[Stored entries]

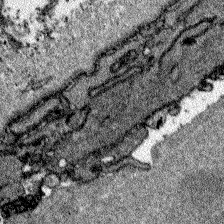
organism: Zebrafish
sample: Larval olfactory bulb
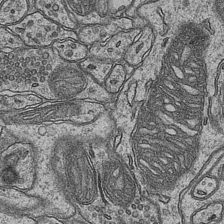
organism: Mouse
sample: CA1 Hippocampus
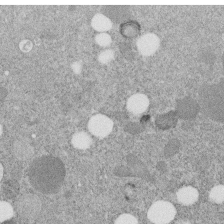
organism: C. elegans
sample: C. elegans embryo early stage
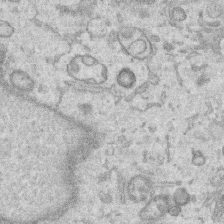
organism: Human
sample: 1205lu cells
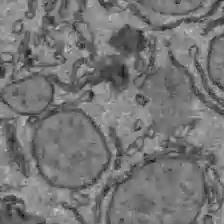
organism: C57BL Mouse
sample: Liver

» **Required work**: Without the pictures, reproduce every record exactly as it appears above.

» **Written reply**:
organism: Zebrafish
sample: Larval olfactory bulb
organism: Mouse
sample: CA1 Hippocampus
organism: C. elegans
sample: C. elegans embryo early stage
organism: Human
sample: 1205lu cells
organism: C57BL Mouse
sample: Liver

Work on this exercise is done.